Specialties Molecular Biology
Oncology

Date 2016 Apr 26

PMID 27109101

Citations 53

Authors

M Y Shah

E Martinez-Garcia

J M Phillip

A B Chambliss

R Popovic

T Ezponda

E C Small

C Will

M P Phillip

P Neri

N J Bahlis

D Wirtz

J D Licht

Affiliations

Soon will be listed here.

Abstract

MMSET/WHSC1 is a histone methyltransferase (HMT) overexpressed in t(4;14)+ multiple myeloma (MM) patients, believed to be the driving factor in the pathogenesis of this MM subtype. MMSET overexpression in MM leads to an increase in histone 3 lysine 36 dimethylation (H3K36me2), and a decrease in histone 3 lysine 27 trimethylation (H3K27me3), as well as changes in proliferation, gene expression and chromatin accessibility. Prior work linked methylation of histones to the ability of cells to undergo DNA damage repair. In addition, t(4;14)+ patients frequently relapse after regimens that include DNA damage-inducing agents, suggesting that MMSET may play a role in DNA damage repair and response.
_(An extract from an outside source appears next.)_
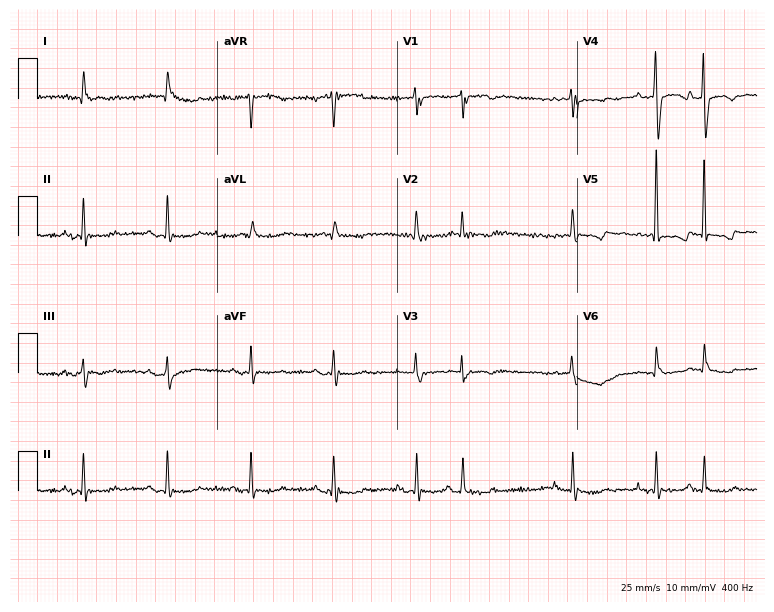
12-lead ECG from a 78-year-old female patient. Screened for six findings — first-degree AV block, right bundle branch block, left bundle branch block, sinus bradycardia, atrial fibrillation, sinus tachycardia — none is recorded. Findings outside these six are not listed.

In U2OS cells, we found that MMSET is required for efficient non-homologous end joining as well as homologous recombination. Loss of MMSET led to loss of expression of several DNA repair proteins, as well as decreased recruitment of DNA repair proteins to sites of DNA double-strand breaks (DSBs). By using genetically matched MM cell lines that had either high (pathological) or low (physiological) expression of MMSET, we found that MMSET-high cells had increased damage at baseline. Upon addition of a DNA-damaging agent, MMSET-high cells repaired DNA damage at an enhanced rate and continued to proliferate, whereas MMSET-low cells accumulated DNA damage and entered cell cycle arrest. In a murine xenograft model using t(4;14)+ KMS11 MM cells harboring an inducible MMSET shRNA, depletion of MMSET enhanced the efficacy of chemotherapy, inhibiting tumor growth and extending survival. These findings help explain the poorer prognosis of t(4;14) MM and further validate MMSET as a potential therapeutic target in MM and other cancers.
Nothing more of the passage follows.